■ **Task brief**: Without the images, set down each entry exactly.

━━━ Data

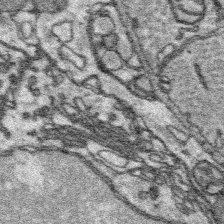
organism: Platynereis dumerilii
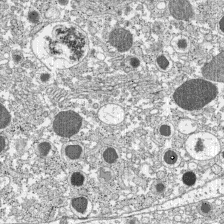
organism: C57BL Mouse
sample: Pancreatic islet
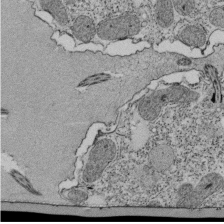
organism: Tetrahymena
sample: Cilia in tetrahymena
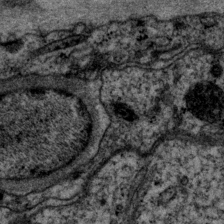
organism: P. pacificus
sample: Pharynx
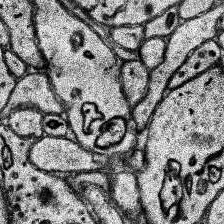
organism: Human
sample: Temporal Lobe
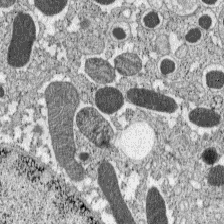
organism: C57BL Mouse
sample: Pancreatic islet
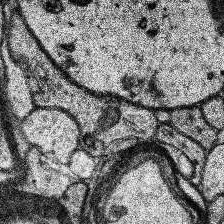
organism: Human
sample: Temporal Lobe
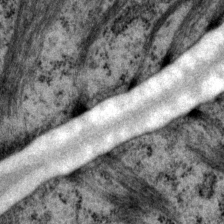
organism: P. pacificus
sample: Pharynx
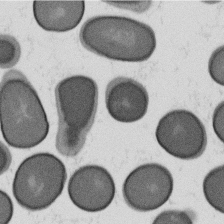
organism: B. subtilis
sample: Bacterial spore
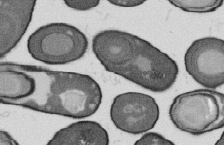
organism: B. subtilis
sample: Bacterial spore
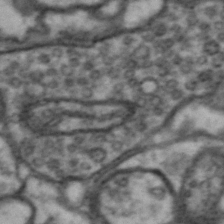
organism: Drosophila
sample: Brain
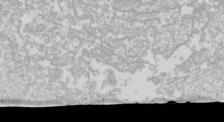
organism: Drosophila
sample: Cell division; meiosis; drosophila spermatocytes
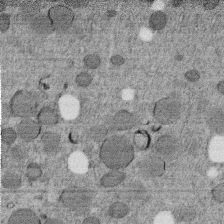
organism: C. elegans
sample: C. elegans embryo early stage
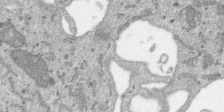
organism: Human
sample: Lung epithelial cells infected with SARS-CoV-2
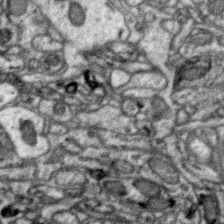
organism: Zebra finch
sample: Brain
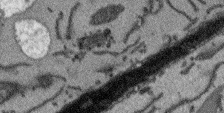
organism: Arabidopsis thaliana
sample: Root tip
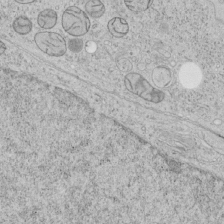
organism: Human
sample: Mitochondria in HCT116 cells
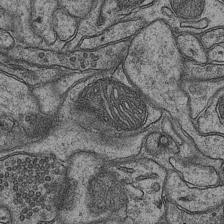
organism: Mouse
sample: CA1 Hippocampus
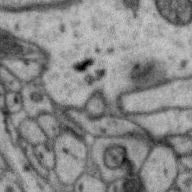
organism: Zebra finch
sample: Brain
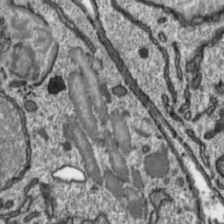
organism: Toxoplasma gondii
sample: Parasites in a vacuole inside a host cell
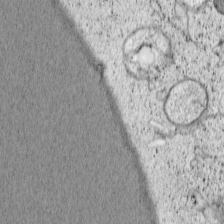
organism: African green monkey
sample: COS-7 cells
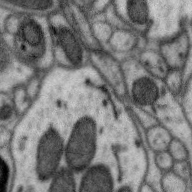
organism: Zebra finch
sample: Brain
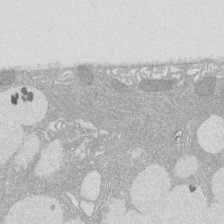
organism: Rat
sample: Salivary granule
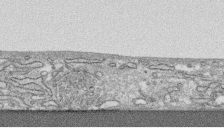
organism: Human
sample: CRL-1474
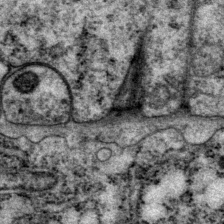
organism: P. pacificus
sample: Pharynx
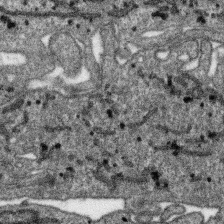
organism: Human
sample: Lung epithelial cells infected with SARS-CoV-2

━━━━━━

■ **Reply to the exercise**:
organism: Platynereis dumerilii
organism: C57BL Mouse
sample: Pancreatic islet
organism: Tetrahymena
sample: Cilia in tetrahymena
organism: P. pacificus
sample: Pharynx
organism: Human
sample: Temporal Lobe
organism: C57BL Mouse
sample: Pancreatic islet
organism: Human
sample: Temporal Lobe
organism: P. pacificus
sample: Pharynx
organism: B. subtilis
sample: Bacterial spore
organism: B. subtilis
sample: Bacterial spore
organism: Drosophila
sample: Brain
organism: Drosophila
sample: Cell division; meiosis; drosophila spermatocytes
organism: C. elegans
sample: C. elegans embryo early stage
organism: Human
sample: Lung epithelial cells infected with SARS-CoV-2
organism: Zebra finch
sample: Brain
organism: Arabidopsis thaliana
sample: Root tip
organism: Human
sample: Mitochondria in HCT116 cells
organism: Mouse
sample: CA1 Hippocampus
organism: Zebra finch
sample: Brain
organism: Toxoplasma gondii
sample: Parasites in a vacuole inside a host cell
organism: African green monkey
sample: COS-7 cells
organism: Zebra finch
sample: Brain
organism: Rat
sample: Salivary granule
organism: Human
sample: CRL-1474
organism: P. pacificus
sample: Pharynx
organism: Human
sample: Lung epithelial cells infected with SARS-CoV-2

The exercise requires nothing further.